カーマイン視点

 ノアがパーシモン様の為に馬車屋敷に籠り始めてから数日がたった。農作物の収穫などを手伝うこともすっかりなくなり、金狼亭の食堂で時間をつぶす不毛な日々が続いている。

 目の前には同じく暇を持て余すラセットとガガエ。昼間から二人で飲んだくれるのもノアに悪いので、水で我慢している。


 父がくれた馬車屋敷はノアが喜んでくれると思って受け取った。が、こうも会えない日が続くとなると父を呪いたくなる。普通の馬車だったら食事を済ませる為に部屋から出なければならない。少なくとも一日三回は会えるはずだ。

 ベルタが食事を運ぶので、ノアは部屋からも出ない。ならば食事を運ばなければ出てくるだろうと思ったら、トープによると、絵を描きはじめたら空腹が理由で部屋から出てくることは無いそうだ。


 寂しさを紛らわせるために、懐から藍色の石を取り出してテーブルの上に置くと、ラセットが目ざとく指摘する。


「おやぁ、これはお嬢さんにあげた石でしょう?どうして持ってるんです?」

「この石はゴーレムの左右両方の足についてたんだ。ノアに渡したのとは別の物だよ」

「はぁ、左様で―――え、ってことは本人が気づかないようにプロポーズしたようなものですか」


 ラセットは俺が意図することに直ぐに気付いたようだ。ヴァレルノ地方だけのものかどうか知らないが、石の付いたアクセサリなど同じものを二つ用意し、片方を相手に渡し求婚すると言う風習がある。

 取り敢えず二つそろっていたのでノアに渡した。縛り付けるつもりはないけれど、万が一の為の保険としてだ。

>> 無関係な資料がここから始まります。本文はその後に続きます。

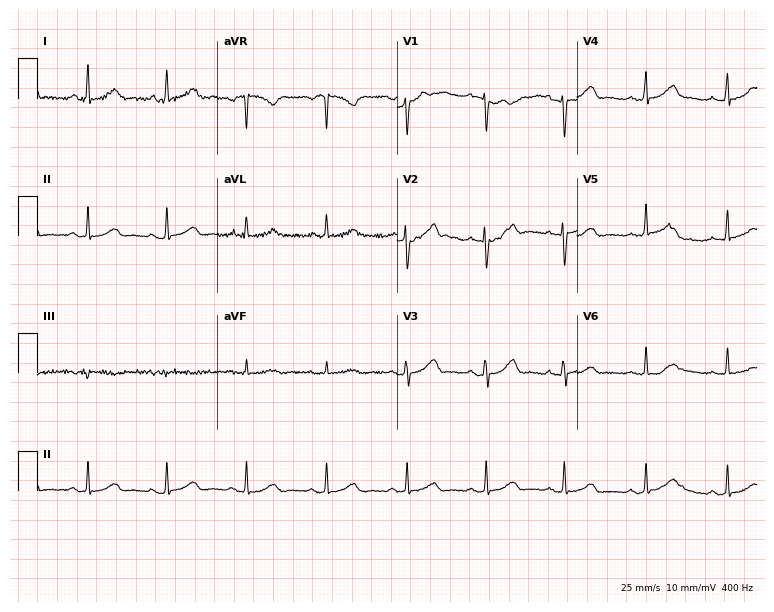
ECG (7.3-second recording at 400 Hz) — a 45-year-old female patient. Labelled as a normal ECG.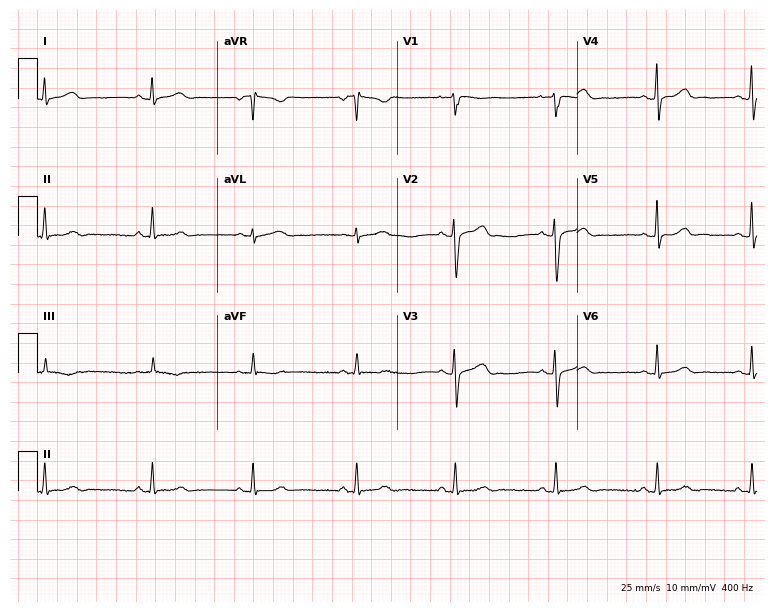
ECG — a woman, 35 years old. Labelled as a normal ECG.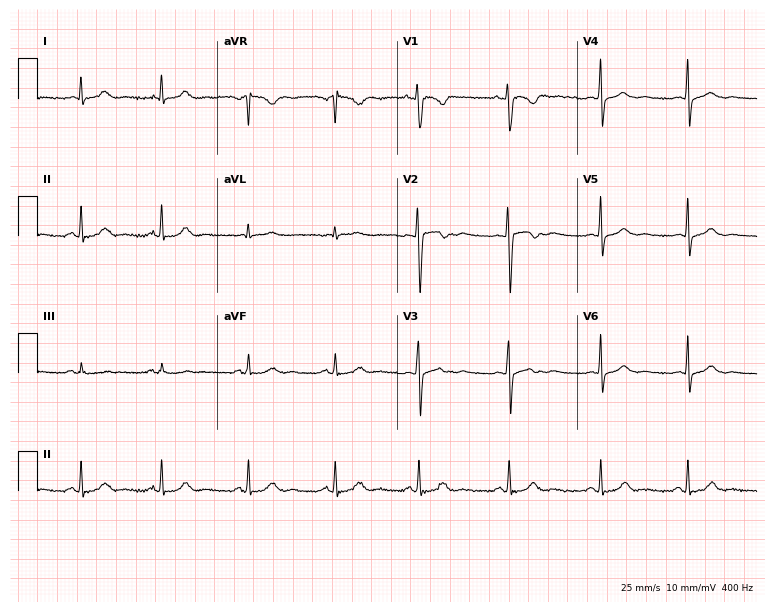
12-lead ECG from a female patient, 25 years old. Screened for six findings — first-degree AV block, right bundle branch block, left bundle branch block, sinus bradycardia, atrial fibrillation, sinus tachycardia — none is recorded.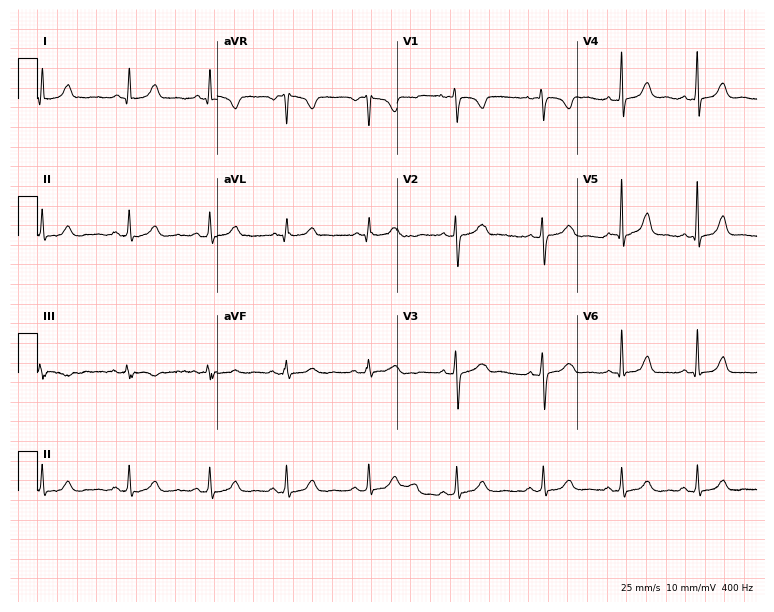
12-lead ECG from a 29-year-old female (7.3-second recording at 400 Hz). Recorded interpretation: within normal limits.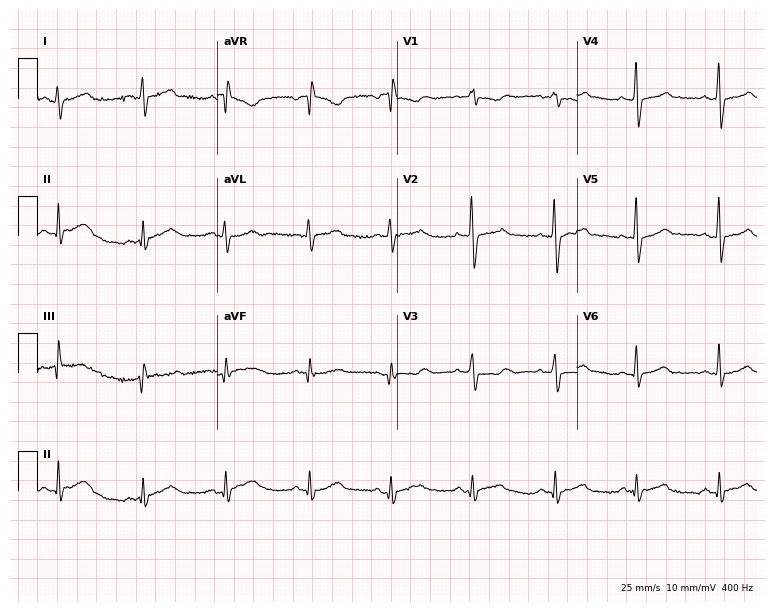
12-lead ECG from a 41-year-old woman (7.3-second recording at 400 Hz). Recorded interpretation: within normal limits.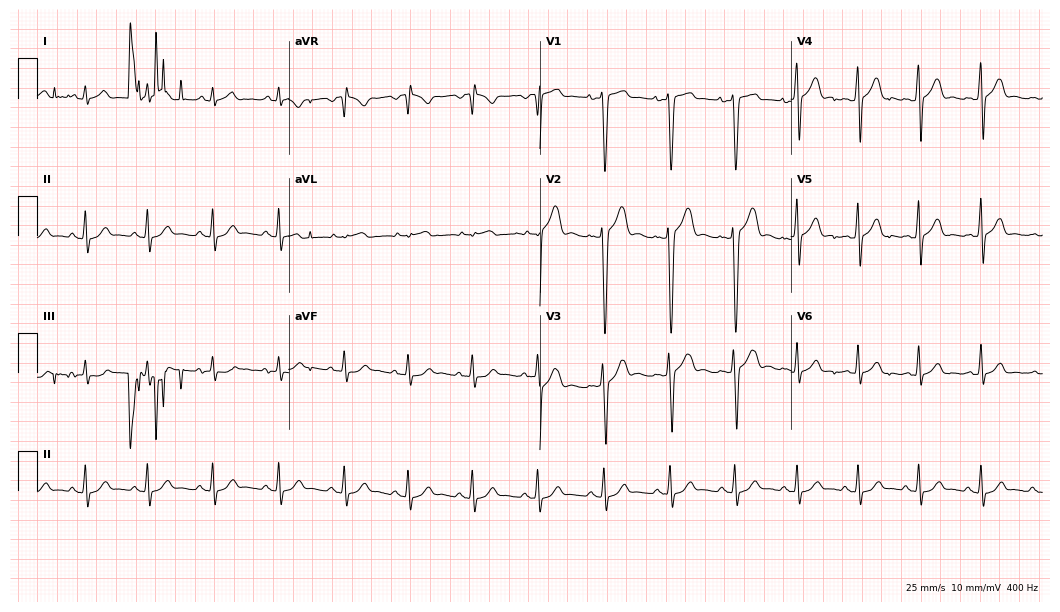
Resting 12-lead electrocardiogram. Patient: a 21-year-old man. None of these six findings is recorded: first-degree AV block, right bundle branch block, left bundle branch block, sinus bradycardia, atrial fibrillation, sinus tachycardia. Other findings, if any, are not listed.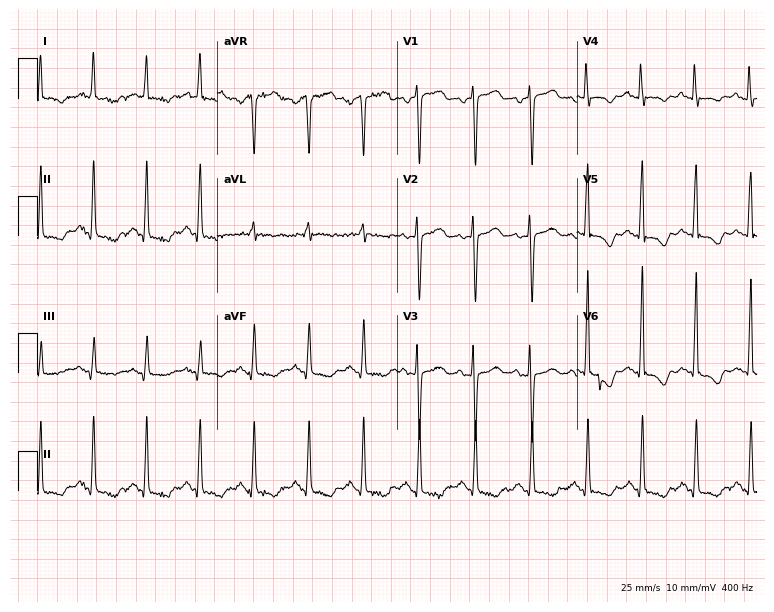
ECG — a 62-year-old female patient. Findings include sinus tachycardia (a sinus rate of 100 beats per minute or more).

 よりによって神殿の者に没収されそうになったのは驚いたが、何とか阻止できた。やはり、神殿は敵だ。

 それにしても―――


「ノアがいつ気付くのか楽しみだなぁ。気付いたらお返しにあの青い石をくれるかもしれないな」


 ちょっとしたいたずら心がうずく。驚いたノアの顔を想像しながら石を撫でるとラセットが怪訝そうな顔をした。

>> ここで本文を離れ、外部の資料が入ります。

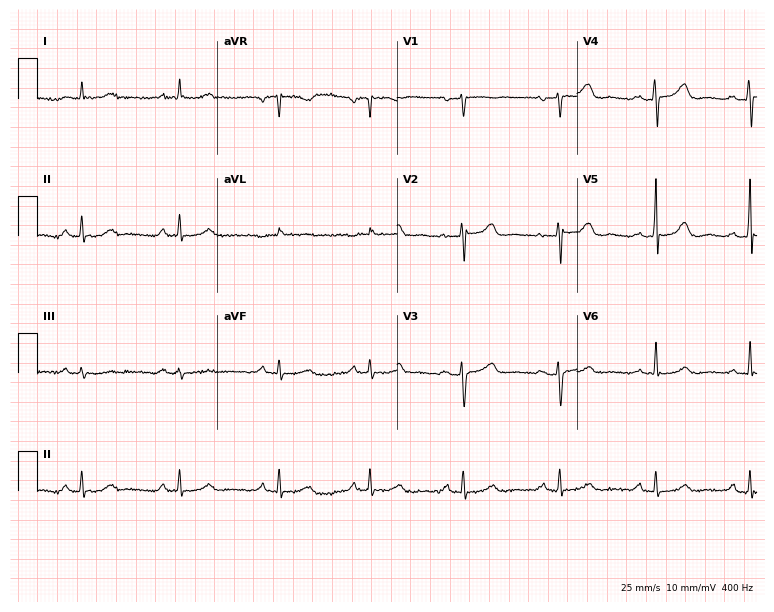
Electrocardiogram, a female patient, 56 years old. Overall reading on record: normal ECG.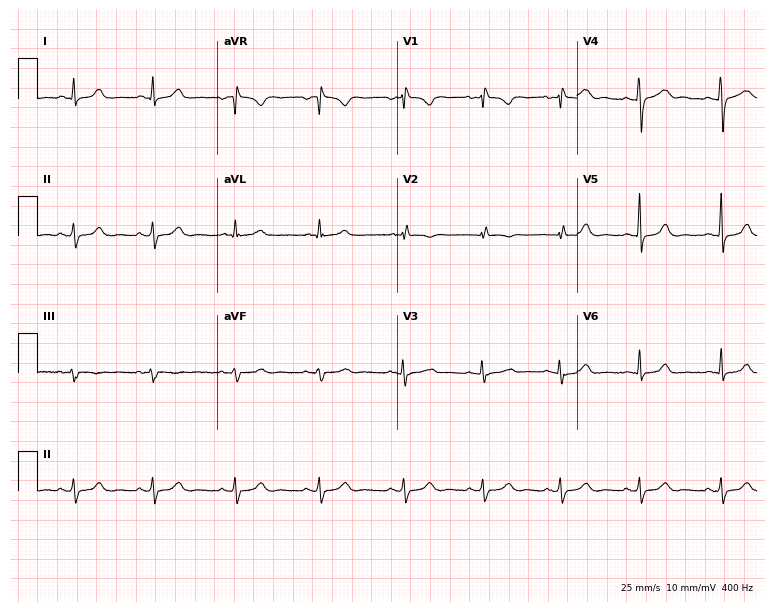
12-lead ECG from a 27-year-old female. Screened for six findings — first-degree AV block, right bundle branch block, left bundle branch block, sinus bradycardia, atrial fibrillation, sinus tachycardia — none is recorded. Findings outside these six are not listed.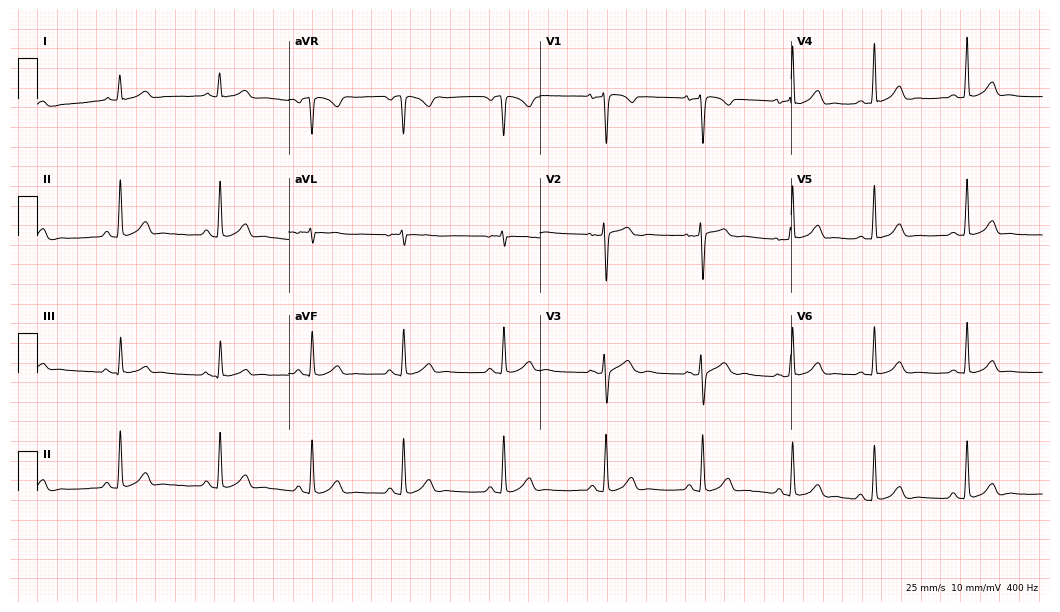
ECG (10.2-second recording at 400 Hz) — a female patient, 20 years old. Screened for six findings — first-degree AV block, right bundle branch block (RBBB), left bundle branch block (LBBB), sinus bradycardia, atrial fibrillation (AF), sinus tachycardia — none is recorded. Other findings, if any, are not listed.

「なんでそんなことを。あのお嬢さんだって割と鈍いから一生気付かれないかもしれないんですよ?」


 確かにノアならあり得るかもしれない。でも。


「それでも良いんだ。いざと言う時の逃げ道になりさえすれば。ノアの足枷だけにはなりたくない」

「支えになりこそすれ、足枷になんてならないと思いますけどねぇ」


 国を追い出されただけで目的の無い旅だ。対してノアールには絵を描くと言う目的を持っている。闇の日生まれでただでさえ死に近い彼女からいろいろな災いを遠ざけたいのだが、俺自身が火種になりやすい体質だと自覚がある。


 独占欲が全くないわけではない。ノアが望むのなら今すぐにでも彼女専用のアトリエを建てて閉じ込め、好きなだけ絵を描かせてやりたい。そこにトープが必要だと言うのなら義理の兄として受け入れる覚悟だってある。

 画廊程度ではなく美術館を建てたいとまで言ってしまえばきっとドン引きされる。彼女の作品数はまだまだ多くないだろうし、そこまで愚かな事をするつもりはない。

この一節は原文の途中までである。